Human rights activists, however, criticized all aspects of Biden's policy, recalling that the White House is trying to respond to a new challenge with old and therefore far from effective measures, and the president is forced was to give up.

At the end of April, Biden nevertheless announced a holistic program to support Ukrainian refugees. dubbed “Unity for Ukraine”, it is essentially very similar to the British “House for Ukraine” scheme. Both initiatives are based on the principle of sponsorship. mindful of the claims against London, Washington immediately placed emphasis on a thorough check of both asylum seekers and potential sponsors. The host party is not limited in how many “wards” they wish to support, but for this they will have to prove their financial viability. In addition, applicants will be given the opportunity to obtain a work permit. However, even if the asylum seeker guarantees that he can work and provide for himself, he must first secure sponsorship.

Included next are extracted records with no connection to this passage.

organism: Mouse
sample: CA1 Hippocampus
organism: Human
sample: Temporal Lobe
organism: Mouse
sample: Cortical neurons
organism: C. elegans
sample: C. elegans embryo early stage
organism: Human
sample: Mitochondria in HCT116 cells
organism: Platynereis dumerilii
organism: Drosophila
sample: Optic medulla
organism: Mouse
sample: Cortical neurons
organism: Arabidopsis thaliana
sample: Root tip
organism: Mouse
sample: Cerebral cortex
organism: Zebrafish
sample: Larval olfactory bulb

All this, again, does not eliminate the need to obtain a visa, but with a sponsorship scheme, applications will be considered faster. Filling in online forms opened on April 25. From the beginning of the program, an attempt by Ukrainians who are at land entry points at the Mexican border without a valid visa or without prior permission will be denied entry – they must apply online, according to representatives of the US Customs and Border Protection.

So far, the US Department has not provided statistics on the number of online questionnaires. But the data from the Mexican border is disappointing – from 50 to 100 people arrive there daily, including people from Ukraine. Despite the warning, they expect to be able to pass “on a first come, first served basis”. Giorgi Mikaberidze, 19, who is in Mexico, told The Guardian that he arrived in the country on April 25 – when online applications began – and found that the border with the United States was closed. According to him, the American authorities have extremely poorly informed the relevant services about the new entry conditions, and now he and others like him are in limbo. “We want to go to America, because we are already here, some don’t even have money to return,” Mikaberidze stressed. Of course, now these people are allowed to apply via the Internet, but during the consideration of applications you will have to find at least a roof over your head.

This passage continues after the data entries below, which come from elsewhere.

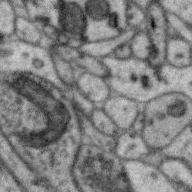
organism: Zebra finch
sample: Brain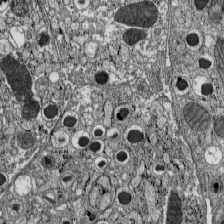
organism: C57BL Mouse
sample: Pancreatic islet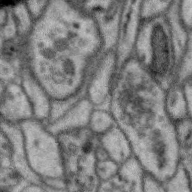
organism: Zebra finch
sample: Brain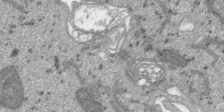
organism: Human
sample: Lung epithelial cells infected with SARS-CoV-2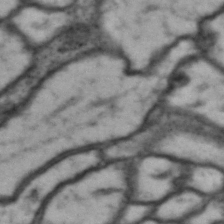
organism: Drosophila
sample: Brain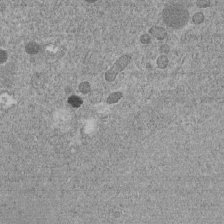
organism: C. elegans
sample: C. elegans embryo early stage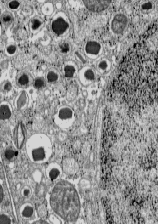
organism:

Like the British program, the American one has already become the subject of criticism from both human rights activists and official law enforcement agencies. thus, their representatives note, the principle of de facto sponsorship can contribute to illegal migration. For example, a low-income Ukrainian family negotiates with wealthier neighbors to sponsor their relative. When a refugee enters American territory, he settles in the house of his relatives, fictitious sponsors receive some kind of one-time “thank you”, and then the migrant gradually changes his status of stay in the country on a related basis. Such schemes and the like have been taken into account by law enforcement officers, but a mechanism to combat them has not yet been developed. How many people entered the United States under the “Together for Ukraine” program has not yet been officially reported, and relatively little time has passed since the beginning of the action.

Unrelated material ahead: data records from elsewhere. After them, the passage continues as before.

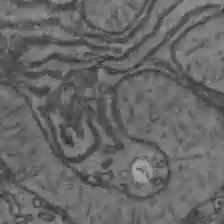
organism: C57BL Mouse
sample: Liver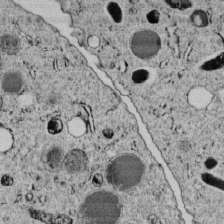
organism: C. elegans
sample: C. elegans embryo early stage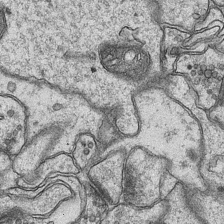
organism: Mouse
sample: CA1 Hippocampus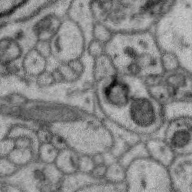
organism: Zebra finch
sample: Brain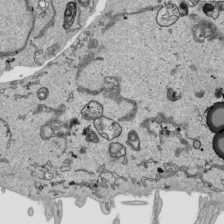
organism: Human
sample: Mitochondria in HCT116 cells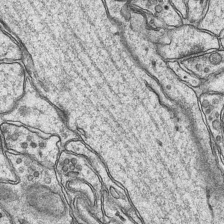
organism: Mouse
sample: CA1 Hippocampus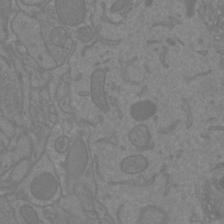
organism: Mouse
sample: Cortical neurons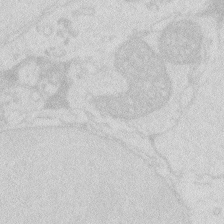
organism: Zebrafish
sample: Macrophage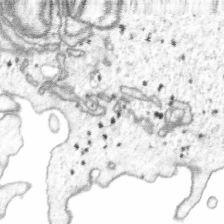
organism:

In total, several thousand Ukrainians arrived on American territory during the Russian special operation, but the overwhelming majority are based on previously received documents. It is significant that less than a thousand Ukrainians have received refugee status in the United States since last fall. In the spring of 2022, there were only a few dozen of them. And this continues to fuel reasonable speculation that Washington is not eager to take in settlers, gently trying to leave them to Europe or Canada.